Using the entries below, write out the line with "sample: Mouse Salivary gland", the line with "sample: HIV infected U937 cells", and every line in between, exactly as each is written.

═══

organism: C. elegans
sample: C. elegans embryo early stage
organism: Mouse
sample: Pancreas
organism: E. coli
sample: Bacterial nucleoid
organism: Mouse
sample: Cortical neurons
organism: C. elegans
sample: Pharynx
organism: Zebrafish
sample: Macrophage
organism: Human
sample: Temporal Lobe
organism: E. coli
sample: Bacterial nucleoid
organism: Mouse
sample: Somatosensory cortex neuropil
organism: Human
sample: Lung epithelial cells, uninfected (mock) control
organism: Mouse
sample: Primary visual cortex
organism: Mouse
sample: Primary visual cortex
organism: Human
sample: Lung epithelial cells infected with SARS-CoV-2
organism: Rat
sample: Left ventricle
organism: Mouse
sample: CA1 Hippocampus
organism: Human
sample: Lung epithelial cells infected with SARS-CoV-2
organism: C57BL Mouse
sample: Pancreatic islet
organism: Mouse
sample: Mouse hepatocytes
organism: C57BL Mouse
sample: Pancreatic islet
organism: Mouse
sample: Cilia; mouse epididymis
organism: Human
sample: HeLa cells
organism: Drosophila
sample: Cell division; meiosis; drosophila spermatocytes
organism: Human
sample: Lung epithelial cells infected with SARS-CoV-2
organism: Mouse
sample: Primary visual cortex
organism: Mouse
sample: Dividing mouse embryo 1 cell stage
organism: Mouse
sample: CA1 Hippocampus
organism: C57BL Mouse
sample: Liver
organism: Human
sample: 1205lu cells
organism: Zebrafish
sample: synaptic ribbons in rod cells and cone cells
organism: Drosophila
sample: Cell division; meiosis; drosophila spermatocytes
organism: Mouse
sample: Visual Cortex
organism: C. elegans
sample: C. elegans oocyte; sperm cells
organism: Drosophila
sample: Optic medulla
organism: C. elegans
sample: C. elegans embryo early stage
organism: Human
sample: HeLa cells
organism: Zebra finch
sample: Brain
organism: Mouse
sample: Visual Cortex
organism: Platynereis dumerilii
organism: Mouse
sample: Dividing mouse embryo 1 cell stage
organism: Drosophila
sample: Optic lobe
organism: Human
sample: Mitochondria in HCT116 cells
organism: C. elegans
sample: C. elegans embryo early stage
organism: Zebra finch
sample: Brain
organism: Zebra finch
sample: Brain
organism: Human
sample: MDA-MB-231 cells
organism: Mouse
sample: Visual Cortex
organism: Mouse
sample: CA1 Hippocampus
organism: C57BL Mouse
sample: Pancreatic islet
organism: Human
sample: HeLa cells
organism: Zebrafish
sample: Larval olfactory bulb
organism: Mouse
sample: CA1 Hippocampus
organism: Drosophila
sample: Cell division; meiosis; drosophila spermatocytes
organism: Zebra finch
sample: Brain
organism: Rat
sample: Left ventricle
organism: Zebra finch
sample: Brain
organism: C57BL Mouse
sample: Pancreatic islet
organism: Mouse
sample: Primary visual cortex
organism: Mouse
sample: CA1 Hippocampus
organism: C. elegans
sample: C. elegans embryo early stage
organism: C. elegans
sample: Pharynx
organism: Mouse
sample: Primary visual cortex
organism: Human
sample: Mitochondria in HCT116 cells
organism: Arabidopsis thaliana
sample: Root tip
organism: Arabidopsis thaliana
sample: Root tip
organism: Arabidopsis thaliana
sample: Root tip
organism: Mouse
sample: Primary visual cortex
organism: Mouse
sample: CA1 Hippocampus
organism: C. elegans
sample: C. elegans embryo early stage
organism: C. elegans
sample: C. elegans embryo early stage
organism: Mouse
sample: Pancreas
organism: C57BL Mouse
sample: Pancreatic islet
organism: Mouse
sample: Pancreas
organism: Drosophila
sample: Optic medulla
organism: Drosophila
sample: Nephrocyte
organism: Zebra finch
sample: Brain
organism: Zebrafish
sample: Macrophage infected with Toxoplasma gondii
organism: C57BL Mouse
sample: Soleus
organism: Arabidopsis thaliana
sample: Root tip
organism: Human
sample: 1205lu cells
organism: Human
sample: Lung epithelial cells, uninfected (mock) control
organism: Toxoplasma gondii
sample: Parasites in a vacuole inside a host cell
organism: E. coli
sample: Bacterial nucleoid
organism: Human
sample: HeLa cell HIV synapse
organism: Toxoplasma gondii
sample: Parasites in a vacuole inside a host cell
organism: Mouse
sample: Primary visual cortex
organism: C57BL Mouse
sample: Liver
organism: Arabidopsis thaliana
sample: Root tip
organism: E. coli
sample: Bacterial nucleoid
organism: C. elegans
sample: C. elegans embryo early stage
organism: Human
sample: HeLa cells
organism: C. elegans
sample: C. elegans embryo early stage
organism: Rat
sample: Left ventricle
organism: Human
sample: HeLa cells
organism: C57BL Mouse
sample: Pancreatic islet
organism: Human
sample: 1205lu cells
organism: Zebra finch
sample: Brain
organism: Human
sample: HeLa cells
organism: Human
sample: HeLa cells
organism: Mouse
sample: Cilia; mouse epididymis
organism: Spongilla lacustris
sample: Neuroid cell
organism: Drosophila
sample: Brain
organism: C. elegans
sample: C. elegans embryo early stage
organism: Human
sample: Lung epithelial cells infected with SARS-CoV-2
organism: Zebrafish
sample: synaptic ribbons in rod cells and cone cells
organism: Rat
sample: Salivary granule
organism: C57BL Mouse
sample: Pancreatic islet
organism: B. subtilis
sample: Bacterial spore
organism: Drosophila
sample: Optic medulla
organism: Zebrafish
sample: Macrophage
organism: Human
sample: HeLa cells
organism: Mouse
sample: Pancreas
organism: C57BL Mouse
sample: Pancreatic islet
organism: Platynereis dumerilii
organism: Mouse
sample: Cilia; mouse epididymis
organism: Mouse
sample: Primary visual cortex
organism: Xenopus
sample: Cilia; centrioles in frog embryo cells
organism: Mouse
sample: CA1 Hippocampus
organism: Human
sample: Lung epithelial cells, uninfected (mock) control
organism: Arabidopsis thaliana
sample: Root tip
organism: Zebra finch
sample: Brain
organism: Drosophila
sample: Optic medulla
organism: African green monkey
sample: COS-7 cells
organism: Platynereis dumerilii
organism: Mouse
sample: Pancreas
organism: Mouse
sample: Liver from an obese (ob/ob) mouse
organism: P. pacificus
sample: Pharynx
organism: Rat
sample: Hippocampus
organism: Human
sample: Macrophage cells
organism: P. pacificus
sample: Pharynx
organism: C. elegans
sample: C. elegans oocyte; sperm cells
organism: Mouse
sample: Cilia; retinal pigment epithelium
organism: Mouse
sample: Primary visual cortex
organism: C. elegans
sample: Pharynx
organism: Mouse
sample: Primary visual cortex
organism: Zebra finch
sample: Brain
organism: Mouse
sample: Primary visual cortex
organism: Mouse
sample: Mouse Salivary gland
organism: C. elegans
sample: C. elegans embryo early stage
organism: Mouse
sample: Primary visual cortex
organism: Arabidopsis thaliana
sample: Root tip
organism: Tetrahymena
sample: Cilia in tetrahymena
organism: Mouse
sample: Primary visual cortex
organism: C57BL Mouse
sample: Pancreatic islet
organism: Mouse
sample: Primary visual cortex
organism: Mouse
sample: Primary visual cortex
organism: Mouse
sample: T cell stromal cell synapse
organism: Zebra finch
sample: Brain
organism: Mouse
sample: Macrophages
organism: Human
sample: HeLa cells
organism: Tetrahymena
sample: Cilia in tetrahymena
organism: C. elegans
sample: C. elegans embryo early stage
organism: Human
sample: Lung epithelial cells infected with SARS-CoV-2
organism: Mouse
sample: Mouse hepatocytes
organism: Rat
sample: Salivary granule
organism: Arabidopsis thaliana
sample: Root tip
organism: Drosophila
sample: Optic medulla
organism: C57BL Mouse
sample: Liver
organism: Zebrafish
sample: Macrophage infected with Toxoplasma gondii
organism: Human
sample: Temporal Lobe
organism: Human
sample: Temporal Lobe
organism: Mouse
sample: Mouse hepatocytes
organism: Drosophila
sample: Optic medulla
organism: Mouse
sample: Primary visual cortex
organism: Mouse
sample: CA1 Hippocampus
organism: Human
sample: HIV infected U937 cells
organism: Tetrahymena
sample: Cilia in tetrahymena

═══

=== Solved exercise ===
sample: Mouse Salivary gland
organism: C. elegans
sample: C. elegans embryo early stage
organism: Mouse
sample: Primary visual cortex
organism: Arabidopsis thaliana
sample: Root tip
organism: Tetrahymena
sample: Cilia in tetrahymena
organism: Mouse
sample: Primary visual cortex
organism: C57BL Mouse
sample: Pancreatic islet
organism: Mouse
sample: Primary visual cortex
organism: Mouse
sample: Primary visual cortex
organism: Mouse
sample: T cell stromal cell synapse
organism: Zebra finch
sample: Brain
organism: Mouse
sample: Macrophages
organism: Human
sample: HeLa cells
organism: Tetrahymena
sample: Cilia in tetrahymena
organism: C. elegans
sample: C. elegans embryo early stage
organism: Human
sample: Lung epithelial cells infected with SARS-CoV-2
organism: Mouse
sample: Mouse hepatocytes
organism: Rat
sample: Salivary granule
organism: Arabidopsis thaliana
sample: Root tip
organism: Drosophila
sample: Optic medulla
organism: C57BL Mouse
sample: Liver
organism: Zebrafish
sample: Macrophage infected with Toxoplasma gondii
organism: Human
sample: Temporal Lobe
organism: Human
sample: Temporal Lobe
organism: Mouse
sample: Mouse hepatocytes
organism: Drosophila
sample: Optic medulla
organism: Mouse
sample: Primary visual cortex
organism: Mouse
sample: CA1 Hippocampus
organism: Human
sample: HIV infected U937 cells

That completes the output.